DAIET RX Queue Map Error
Closed this issue · 7 comments
Hi, I was able to compile PyTorch with Gloo and DAIET and now trying to run the training but I get the following error:
Configuration file daiet-server.cfg
** DAIET parameters **
Num updates: 256
Max num pending messages: 64
Worker port: 4000
PS port: 3030
Worker IP: 14.207.254.149
PS0: XX:XX:XX:XX:XX:XX 14.207.254.165
Num workers: 1
Number of threads: 4
CPU freq: 1.8 GHz
RX queue stats mapping error Unknown error -95
TX queue stats mapping error Unknown error -95
RX queue stats mapping error Unknown error -95
TX queue stats mapping error Unknown error -95
RX queue stats mapping error Unknown error -95
TX queue stats mapping error Unknown error -95
RX queue stats mapping error Unknown error -95
TX queue stats mapping error Unknown error -95
Link Up. Speed 200000 Mbps - Full-duplex
Cannot init mbuf pool: Cannot allocate memory
My config file for reference daiet-server.cfg:
[daiet]
num_workers = 1
# Block size
num_updates = 256
# Slots per core
max_num_pending_messages = 64
worker_port = 4000
ps_port = 3030
worker_ip = 14.207.254.149
ps_ips = 14.207.254.165
ps_macs = XX:XX:XX:XX:XX:XX
# Deprecated config, no need to change
sync_blocks = 100000000
[dpdk]
# Cores to bind to
cores = 10-13
prefix = daiet
# Extra EAL options
extra_eal_options = -w 0000:8e:00.0
# Port id
port_id = 0
# Pool and pool cache sizes
pool_size = 131072
pool_cache_size = 512
# Number of packets in a burst
burst_rx = 64
burst_tx = 32
# Bulk drain timer (microseconds)
bulk_drain_tx_us = 10
Yes I did follow that guide, since its a Mellanox interface I did not bind it to igb_uio driver. The DPDK example applications also seem to run perfectly on their own.

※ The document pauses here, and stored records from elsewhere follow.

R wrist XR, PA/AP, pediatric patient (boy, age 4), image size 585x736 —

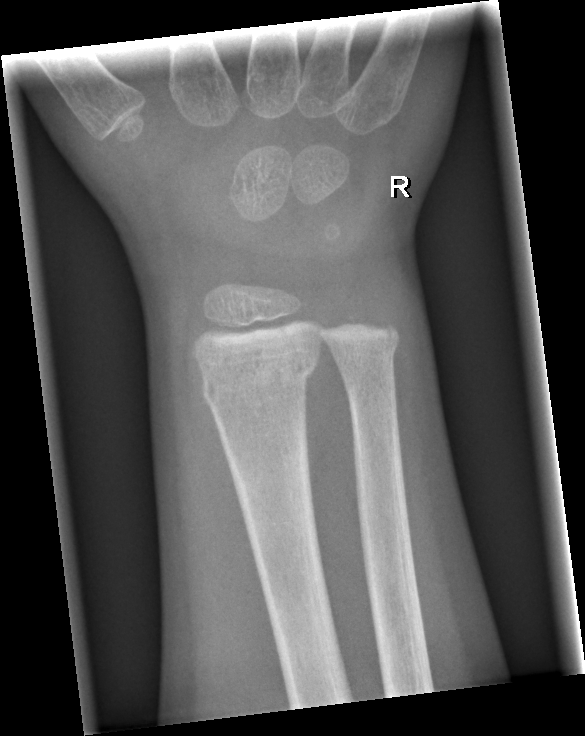
Bone fracture: bbox(198, 348, 321, 409); bbox(331, 327, 402, 374)
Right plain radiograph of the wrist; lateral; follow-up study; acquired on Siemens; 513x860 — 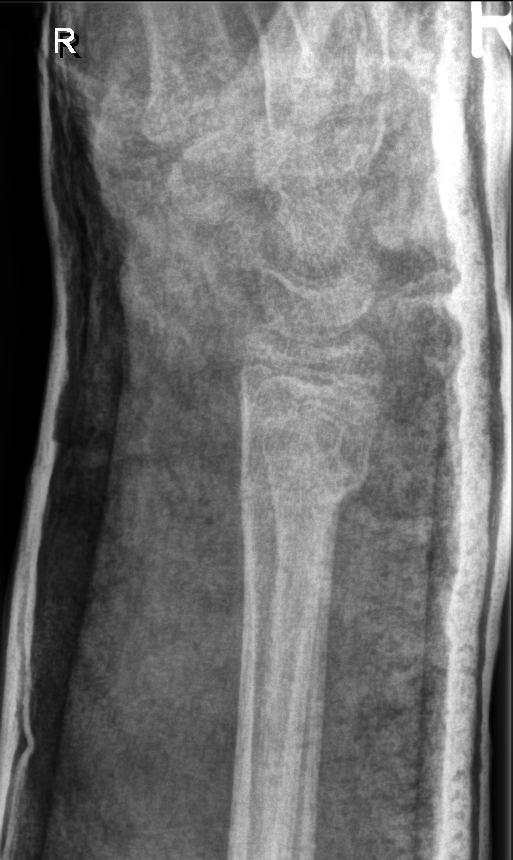 Bone fracture identified at (235, 455, 373, 522).
Fracture classified AO/OTA 23r-M/3.1; 23u-E/7.
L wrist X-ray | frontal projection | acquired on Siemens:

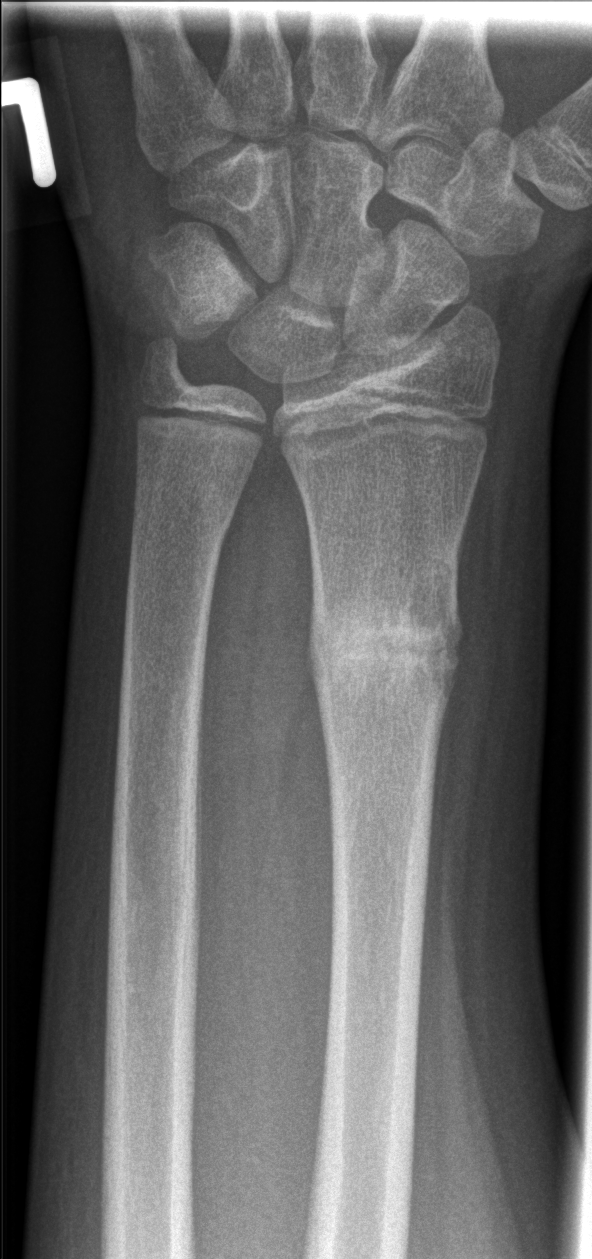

Did you set up hugepages? How large of a memory did you allocate to hugepages? Did you try to increase it?
Yes I did with:
echo 1024 > /sys/devices/system/node/node0/hugepages/hugepages-64kB/nr_hugepages
echo 1024 > /sys/devices/system/node/node0/hugepages/hugepages-2048kB/nr_hugepages
mkdir -p /mnt/huge; mount -t hugetlbfs pagesize=1GB /mnt/huge
Haven't tried increasing the size as this seemed enough, will try now to rule it out.
Increasing to 4GB fixed it!!! Thanks!!!
A small general question though, is there any component in DAIET to ensure reliable delivery and/or how does it know when to retransmit?
You can find that in Appendix A of our paper.